"The Windows Advantage for Security and Reliability"

A conversation with Matthew Taylor and Mike Poole of ViaWest

ViaWest, founded in 1999, delivers colocation, hosting, managed services and business continuity solutions for more than 1200 enterprise-level businesses. The company is headquartered in Denver, Colorado and has 16 data centers throughout the United States.

Case Studies provide technical decision makers with concrete examples of business problems being solved through the adaptation of technology. Life as a Managed Service Provider is customer-driven and ever-changing. We chatted with Matthew Taylor and Mike Poole of ViaWest to get their perspectives on Web hosting.

Key Findings:

ViaWest applies its IT expertise to advise customers on streamlining IT processes and implementing best practices, delivering outstanding service and support that has led to a 95 percent customer satisfaction rating.

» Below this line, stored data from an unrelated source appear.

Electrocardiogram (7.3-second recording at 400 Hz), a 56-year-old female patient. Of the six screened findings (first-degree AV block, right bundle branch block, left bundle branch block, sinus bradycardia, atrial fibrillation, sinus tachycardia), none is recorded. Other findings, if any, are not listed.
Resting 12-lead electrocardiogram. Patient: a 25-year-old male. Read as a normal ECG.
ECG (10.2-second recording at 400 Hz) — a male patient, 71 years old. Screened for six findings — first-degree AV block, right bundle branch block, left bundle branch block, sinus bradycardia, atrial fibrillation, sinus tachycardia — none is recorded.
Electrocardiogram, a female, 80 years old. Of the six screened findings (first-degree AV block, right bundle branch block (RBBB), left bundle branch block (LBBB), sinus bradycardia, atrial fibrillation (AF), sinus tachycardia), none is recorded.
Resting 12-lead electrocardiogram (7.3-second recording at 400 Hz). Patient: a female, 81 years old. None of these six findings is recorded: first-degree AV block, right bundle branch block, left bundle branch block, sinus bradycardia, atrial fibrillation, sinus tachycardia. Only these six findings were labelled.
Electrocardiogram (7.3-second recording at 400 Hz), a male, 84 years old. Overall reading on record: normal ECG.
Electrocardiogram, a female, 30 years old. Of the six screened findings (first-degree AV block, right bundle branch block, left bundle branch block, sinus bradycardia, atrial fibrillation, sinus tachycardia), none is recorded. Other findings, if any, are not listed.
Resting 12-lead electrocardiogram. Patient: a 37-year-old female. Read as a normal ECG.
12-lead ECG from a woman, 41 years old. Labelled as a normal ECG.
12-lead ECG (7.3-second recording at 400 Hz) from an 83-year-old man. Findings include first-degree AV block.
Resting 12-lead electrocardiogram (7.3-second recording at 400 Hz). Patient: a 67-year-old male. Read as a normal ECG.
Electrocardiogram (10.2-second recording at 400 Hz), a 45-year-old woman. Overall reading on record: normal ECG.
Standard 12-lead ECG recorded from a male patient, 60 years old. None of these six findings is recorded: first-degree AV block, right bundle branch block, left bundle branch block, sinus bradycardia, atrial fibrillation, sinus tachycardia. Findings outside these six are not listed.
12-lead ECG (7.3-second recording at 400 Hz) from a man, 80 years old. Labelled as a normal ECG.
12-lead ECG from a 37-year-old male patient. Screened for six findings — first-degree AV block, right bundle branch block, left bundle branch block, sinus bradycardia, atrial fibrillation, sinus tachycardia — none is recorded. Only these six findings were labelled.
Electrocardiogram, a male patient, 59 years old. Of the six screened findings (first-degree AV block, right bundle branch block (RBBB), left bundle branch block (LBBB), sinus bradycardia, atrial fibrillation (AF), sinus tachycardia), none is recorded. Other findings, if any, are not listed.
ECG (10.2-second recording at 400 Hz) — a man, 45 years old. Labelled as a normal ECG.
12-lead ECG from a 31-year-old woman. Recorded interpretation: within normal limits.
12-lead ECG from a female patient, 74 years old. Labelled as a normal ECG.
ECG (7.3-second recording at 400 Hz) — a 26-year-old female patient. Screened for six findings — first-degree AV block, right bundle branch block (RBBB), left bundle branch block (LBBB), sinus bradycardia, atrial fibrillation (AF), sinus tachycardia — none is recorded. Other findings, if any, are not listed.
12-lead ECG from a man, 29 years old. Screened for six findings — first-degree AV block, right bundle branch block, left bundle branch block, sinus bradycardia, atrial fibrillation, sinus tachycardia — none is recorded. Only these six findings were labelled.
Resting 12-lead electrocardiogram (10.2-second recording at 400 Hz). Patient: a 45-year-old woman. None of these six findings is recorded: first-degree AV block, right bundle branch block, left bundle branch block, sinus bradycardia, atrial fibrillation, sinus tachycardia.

  • The partnership investment from Microsoft is very valuable, and ViaWest does not see similar partnership opportunities OS providers in the space at this time
  • ViaWest reports that security advances in Windows make it at least as secure as Linux depending on the aptitude of the engineer configuring the solution
  • Microsoft's patching model offers a very simple yet effective means of keeping hosting/managed service platforms up to date
  • IIS 7 is poised to deliver breakthrough features and functionality for the hosting/managed service environment
Questions:

Please take a minute to introduce yourselves.

Matthew Taylor: I’m vice president of managed services and IT/IS operations for ViaWest. My group manages both internal systems and infrastructures, as well as the managed service products that we offer to our customers.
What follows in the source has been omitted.